Co-patching of lipid rafts with proteins of interest and colocalization-experiments
FITC-conjugated Choleratoxin beta subunit (CtxB) (Sigma) was used to visualize raft resident ganglioside M1 (GM1) upon infection. Subsequently lipid rafts were cross-linked with a rabbit antiserum against CtxB (Sigma). Samples were incubated for 1 h at 4°C and subsequently for 15 min at 37°C. EGFR and viral HA were visualized by the common immunofluorescence staining protocol. An EGFR specific mouse antiserum (Calbiochem), a (HA)-specific rabbit antiserum and a H7-HA mouse antiserum, respectively (kindly provided by H.D. Klenk, University of Marburg, Germany) were used. Methyl-β-cyclodextrin (MCD) (Sigma, Aldrich) was used to deplete cholesterol as described previously [48].

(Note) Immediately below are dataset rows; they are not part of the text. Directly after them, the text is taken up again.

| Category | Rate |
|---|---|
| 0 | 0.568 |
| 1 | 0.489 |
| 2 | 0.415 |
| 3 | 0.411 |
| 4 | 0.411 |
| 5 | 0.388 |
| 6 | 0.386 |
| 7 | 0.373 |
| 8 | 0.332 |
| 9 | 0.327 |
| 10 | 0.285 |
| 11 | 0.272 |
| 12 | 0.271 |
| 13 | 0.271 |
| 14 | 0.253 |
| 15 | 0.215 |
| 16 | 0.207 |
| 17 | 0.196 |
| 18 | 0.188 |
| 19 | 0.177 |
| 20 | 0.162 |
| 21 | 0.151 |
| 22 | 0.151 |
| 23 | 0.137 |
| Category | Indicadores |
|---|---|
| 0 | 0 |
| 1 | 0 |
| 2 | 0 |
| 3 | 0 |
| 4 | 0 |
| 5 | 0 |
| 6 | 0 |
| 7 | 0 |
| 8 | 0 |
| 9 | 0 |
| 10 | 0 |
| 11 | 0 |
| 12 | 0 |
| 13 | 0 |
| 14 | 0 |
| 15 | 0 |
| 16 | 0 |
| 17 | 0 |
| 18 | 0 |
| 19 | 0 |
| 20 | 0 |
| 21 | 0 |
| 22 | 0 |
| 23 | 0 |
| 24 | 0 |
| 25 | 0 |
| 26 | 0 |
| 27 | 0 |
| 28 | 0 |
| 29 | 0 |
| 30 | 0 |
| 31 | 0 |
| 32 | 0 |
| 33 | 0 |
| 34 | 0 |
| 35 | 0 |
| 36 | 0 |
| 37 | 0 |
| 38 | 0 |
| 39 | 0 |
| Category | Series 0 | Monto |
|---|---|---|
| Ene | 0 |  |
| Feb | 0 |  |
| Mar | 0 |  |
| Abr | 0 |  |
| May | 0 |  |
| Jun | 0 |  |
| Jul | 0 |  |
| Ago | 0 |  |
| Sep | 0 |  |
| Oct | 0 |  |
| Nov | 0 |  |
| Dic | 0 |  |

To visualize other proteins in immunofluorescence microscopy an antibody against the early endosomal antigen 1 (EEA1) (Acris) and TexasRed labelled transferrin (30 µg ml−1) (Invitrogen) were used.
Flow cytometry analysis (FACS)
A549 cells were infected with IAV strain FPV or stimulated with EGF, harvested and prepared for flow cytometry analysis with FACSCalibur (Becton Dickinson). Cells were washed with cold PBS, centrifuged for 2 min at 500 g and subsequently incubated with 1.85% formaldehyde for 20 min at room temperature. For intracellular protein stains, cells were permeabilized with 0.2% w/v saponin (Sigma-Aldrich) for 10 min at room temperature. Cells were treated with 1% fetal calf serum and incubated with an EGFR specific mouse antiserum (Calbiochem) or an H7-HA mouse antiserum (kindly provided by H.D. Klenk, University of Marburg, Germany). After several washing steps, cells were incubated with an Alexa Fluor 488 chicken anti-mouse IgG (H+L). Cells were resuspended in PBS and subjected to FACS analysis.